String similarity in PHP: levenshtein like function for long strings

anon picture anon · Feb 23, 2011 · Viewed 9.6k times · Source

The function levenshtein in PHP works on strings with maximum length 255. What are good alternatives to compute a similarity score of sentences in PHP.

Basically I have a database of sentences, and I want to find approximate duplicates. similar_text function is not giving me expected results.
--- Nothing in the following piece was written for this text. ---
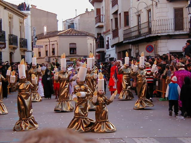 Autor: Jesús Ruiz

What is the easiest way for me to detect similar sentences like below:

$ss="Jack is a very nice boy, isn't he?";
$pp="jack is a very nice boy is he";

$ss=strtolower($ss);  // convert to lower case as we dont care about case
$pp=strtolower($pp);

$score=similar_text($ss, $pp);
echo "$score %\n";  // Outputs just 29 %

$score=levenshtein ( $ss, $pp );
echo "$score\n";  // Outputs '5', which indicates they are very similar. But, it does not work for more than 255 chars :(

Answer

Ferdinand Beyer picture Ferdinand Beyer · Feb 23, 2011

The levenshtein algorithm has a time complexity of O(n*m), where n and m are the lengths of the two input strings. This is pretty expensive and computing such a distance for long strings will take a long time.

For whole sentences, you might want to use a diff algorithm instead, see for example: Highlight the difference between two strings in PHP

Having said this, PHP also provides the similar_text function which has an even worse complexity (O(max(n,m)**3)) but seems to work on longer strings.